→ Prompt
The output has to be the full set of records, reproduced exactly, minus any picture.

→ Supplied records
++++++

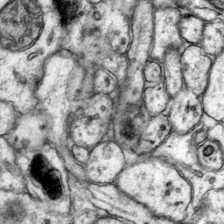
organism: Mouse
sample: Primary visual cortex
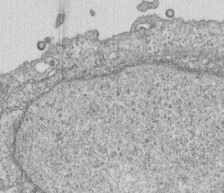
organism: Human
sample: HeLa cell HIV synapse
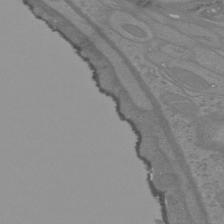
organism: Mouse
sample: Cortical neurons
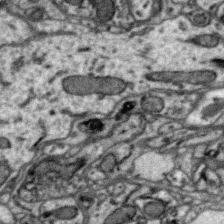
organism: Zebra finch
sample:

++++++

→ Answer to this problem
organism: Mouse
sample: Primary visual cortex
organism: Human
sample: HeLa cell HIV synapse
organism: Mouse
sample: Cortical neurons
organism: Zebra finch
sample:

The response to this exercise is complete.